Los Angeles City Councilman Paul Koretz, 5th District, has filed a motion that calls on the Bank of New York Mellon and Dexia to renegotiate or terminate an interest rate swap that is costing the city $4.8 million per year.

Slashed city services have prompted a homeowners group in Hancock Park to study the possibility of fixing their streets themselves. (photo by Aaron Blevins)
According to his motion, the interest rate swap was expected to save the city $3.7 million per year, but has resulted in more than $65 million in profits for New York Mellon and Dexia. If the banks do not oblige, his motion calls for the city to cease doing business with the two financial institutions.
“It just seems ridiculous if indeed these banks want to help us,” Koretz said.
In 1998, the city of Los Angeles issued a Wastewater System Revenue Bond to fund improvements to the city’s sewer system, and in 2006, officials refinanced the bonds from a fixed rate to a variable rate, according to the motion.
Since variable rates fluctuate, the city entered into an interest rate swap with New York Mellon and Dexia, which was viewed as a “good faith” transaction at the time, the motion states. However, the economy soured in 2008, and the city is locked into a fixed rate while the two banks were able to benefit from variable interest rates that were “kept artificially low” by the Federal Reserve, the motion states.
Koretz said he is optimistic that the banks will work with the city, as it is not “unreasonable” for officials to request that the banks renegotiate since the transaction was expected to save the city money.
However, if they are unwilling, officials will make the issue more public in an attempt to pressure the banks and ensure that other municipalities are aware of their lending practices, Koretz said.

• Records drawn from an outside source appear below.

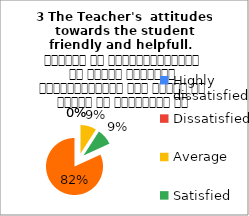
| Category | 3 The Teacher's  attitudes towards the student friendly and helpfull.   शिक्षक का विद्यार्थियों के प्रति व्यवहार मित्रतापूर्ण एवम सहयोग के भावना से परिपूर्ण था |
|---|---|
| Highly dissatisfied | 0 |
| Dissatisfied | 0 |
| Average | 3 |
| Satisfied | 3 |
| Highly satisfied | 27 |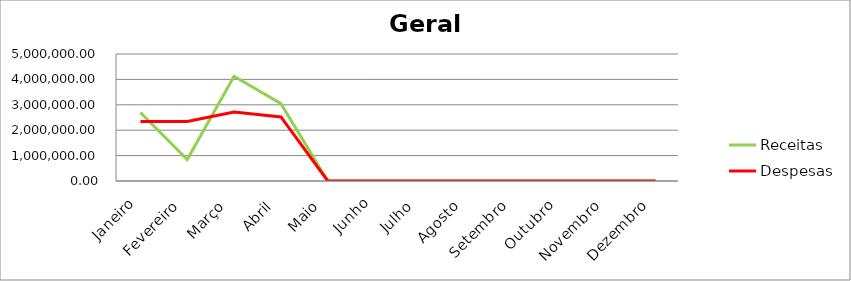
| Category | Receitas | Despesas |
|---|---|---|
| Janeiro | 2698058.06 | 2339055.74 |
| Fevereiro | 848107.96 | 2342237.57 |
| Março | 4122742.05 | 2712690.72 |
| Abril | 3043418.58 | 2523283.93 |
| Maio | 0 | 0 |
| Junho | 0 | 0 |
| Julho | 0 | 0 |
| Agosto | 0 | 0 |
| Setembro | 0 | 0 |
| Outubro | 0 | 0 |
| Novembro | 0 | 0 |
| Dezembro | 0 | 0 |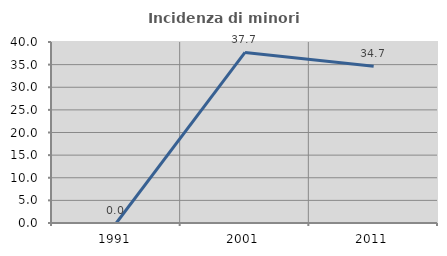
| Category | Incidenza di minori stranieri |
|---|---|
| 1991.0 | 0 |
| 2001.0 | 37.705 |
| 2011.0 | 34.659 |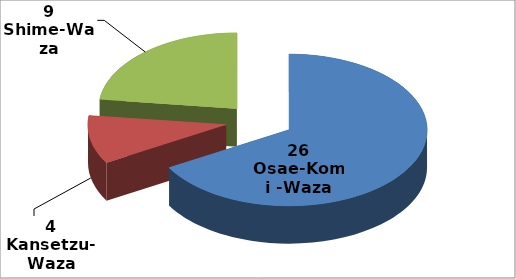
| Category | Series 0 |
|---|---|
| 0 | 26 |
| 1 | 4 |
| 2 | 9 |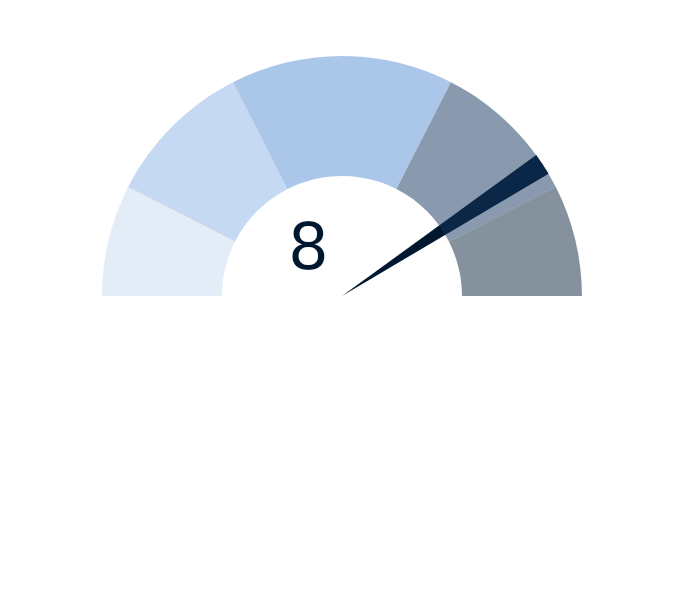
| Category | factor |
|---|---|
| 0 | 8 |
| 1 | 0.3 |
| 2 | 11.7 |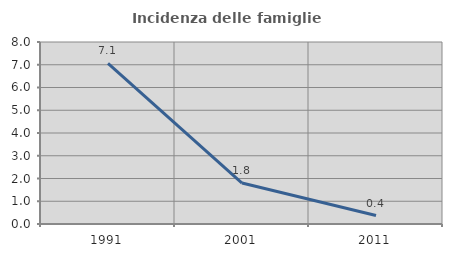
| Category | Incidenza delle famiglie numerose |
|---|---|
| 1991.0 | 7.059 |
| 2001.0 | 1.802 |
| 2011.0 | 0.373 |

He said the banks have already benefitted from the deal, which the city is locked into until 2028 if it does not act.
“[They’ve] certainly gotten a good return,” Koretz added.
The cost of the transaction has been outlined in a report by the Fix LA Coalition, which is comprised of unions and community groups. According to the report, “No Small Fees”, Los Angeles has recently spent more on Wall Street than it has on its own streets.
“There’s a whole relationship between a lot of the practices of these Wall Street firms and municipalities. It’s been devastating,” said Cheryl Parisi, of the Fix LA Coalition.
She said similar transactions were brought to light when the city of Detroit filed for bankruptcy last year. The city of Los Angeles cashed out an interest rate swap for $26 million last year, Parisi said. According to Koretz’s motion, the banks want an additional $24 million to get out of the remaining interest rate swap.
Many of the deals were done before the recession, and they essentially served as an assurance that the city would have a stable interest rate, she said. However, after the economy crashed, the city was locked into a 3 percent interest rates, while the banks’ rate was at .25 percent, Parisi said.
“So it’s just this huge windfall for these banks,” she added.
Parisi said the recent report is the “tip of the iceberg,” as getting information about the deals is quite difficult.
“Nothing is very transparent,” she said.
The hope is that the city, which has $106 billion flowing through financial institutions, will begin to use more leverage to negotiate more favorable, more transparent deals, Parisi said.
Further, the Fix LA Coalition hopes that the city “in-sources” some investment talent so that it does not rely on outside financial managers, she said.
“We definitely are calling for that,” Parisi added. “We think it’s important to have that check and balance, if you will.”
She noted that since the recession, the city of Los Angeles “decimated” services. According to the report, the city spent $204 million on fees to Wall Street banks last year, while the Bureau of Street Services’ spent just $163 million on city streets.
Koretz said he is not sure if the city has reached out to the banks. His motion calls for the city’s Office of Finance, as well as the chief administrative officer and chief legislative analyst, to report back to the council’s Budget and Finance Committee within 30 days.
When asked why the coalition brought the issue to light and not city staffers, Koretz said said the city has entered a lot of partnerships and formed commissions to find inefficiencies. He credited those moves for reducing the city’s deficit.
“That’s part of how we’ve gotten through all this,” Koretz said, adding that the effort will continue. “We’re working with them to continue to find efficiencies and better ways to do things in a more cost-effective manner.”
He said he doubts that many other municipalities have entered into such agreements with banks, as they are “unusual financial transactions.”
A spokesman for New York Mellon, Kevin Heine, only said that the city used an outside financial advisor to pursue the deal.
“As part of a competitive bidding process on this transaction, the city relied on an independent financial advisor to provide an impartial and objective assessment of the economic benefit of the transaction,” he said.
Representatives from Dexia and the chief administrative officer’s office did not immediately return calls before deadline.